Systemless Root Moving Forward
Taken all of the information we’ve outlined for you above, what exactly does this mean for Pixel phones? The answer lies within the changes to the partitions to accommodate seamless updates. Specifically, Google made a rather significant change to the /system partition. Dees_Troy discovered an interesting commit within the Nougat kernel source code as well as another commit within the ROM source that allowed him to come to the following conclusion:
What we used to think of as the system partition is now a complete root file system that includes what we traditionally thought of as the ramdisk as well as what is usually in /system.

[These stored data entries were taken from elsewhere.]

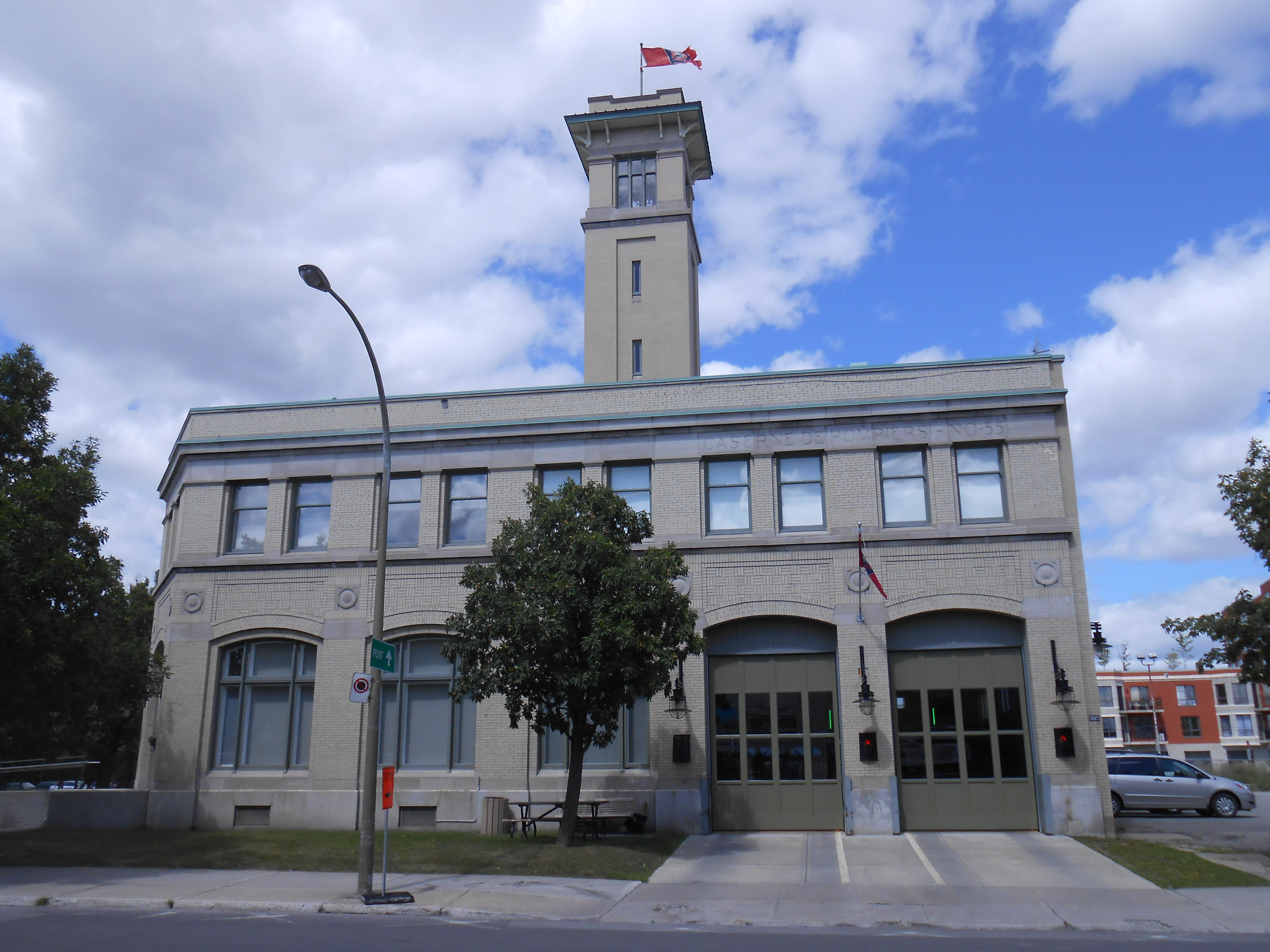 Poste de police numéro 27, caserne de pompier numéro 35, 10827, rue Lajeunesse / 550, boulevard Gouin Est (façade latérale), Montréal, construite en 1929
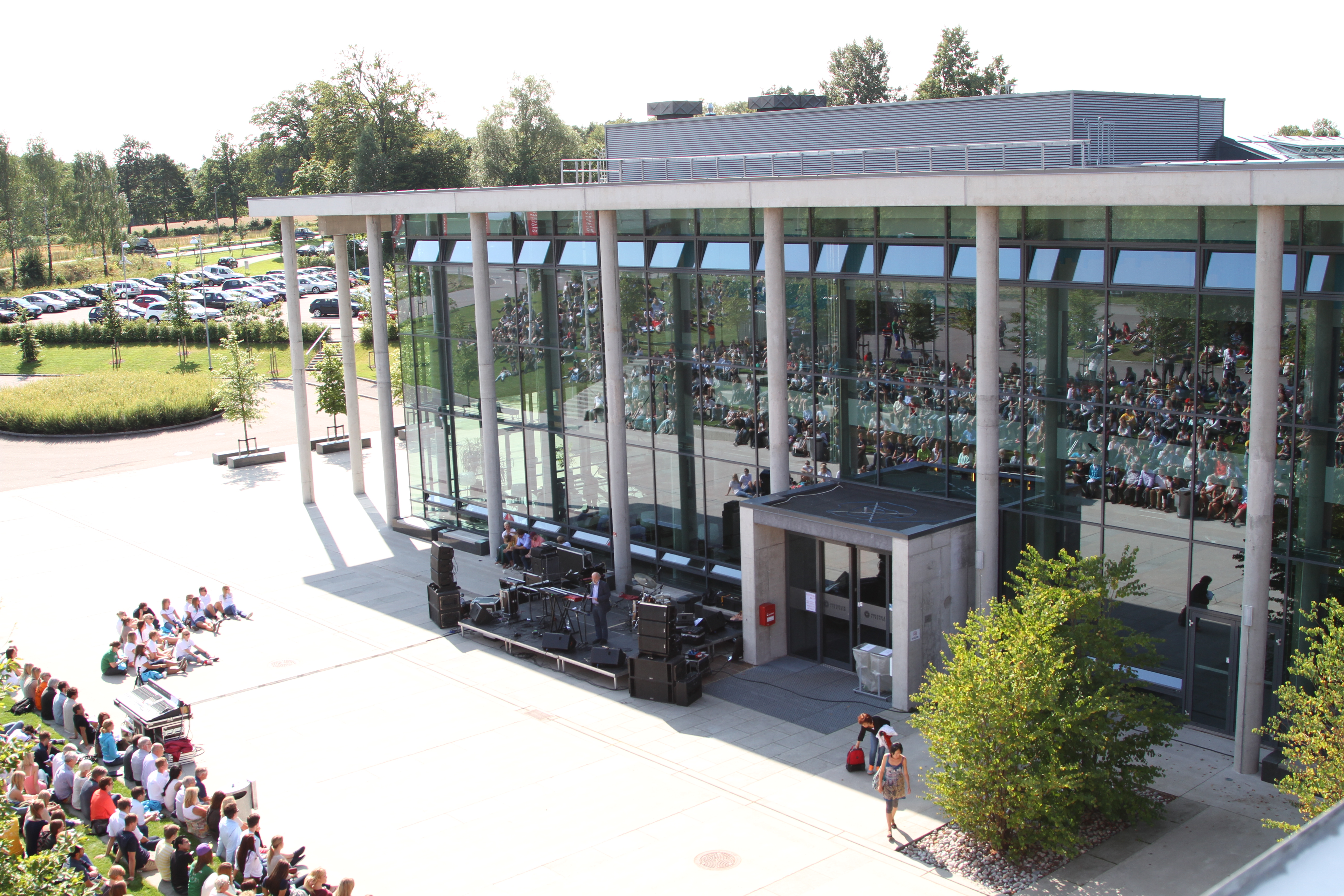 Fra studiestart 2013 ved Høgskolen i Vestfold, Bakkenteigen
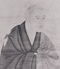 明兆の自画像

Given what we know above about dm-verity and how systemless root currently works, it really does seem like current systemless root methods will no longer work. This is because since the ramdisk is now included within the /system partition, we can no longer make changes to the ramdisk to disable dm-verity. Thus, with dm-verity still active, we won’t be able to make changes to /system. How, then, will we achieve root access?
We spoke to Dees_Troy about this issue, and it looks like we would likely need to modify the kernel in order to disable dm-verity. This makes sense, since dm-verity protection lies within the kernel. Modifying the kernel to disable dm-verity and acquire root access is not a novel proposal, but it certainly complicates matters. For instance, installing a custom kernel would disable the ability to take OTA updates. Although, we won’t know exactly how many complications would arise, nor are we sure of exactly what approach developers would need to take to achieve root access, without having a device on hand. But given that current methods won’t work, achieving root access is definitely going to need a team effort from developers. Given how quickly Chainfire and co. seem to achieve root access on new Android versions, though, we’re confident that developers will be able to quickly overcome these hurdles.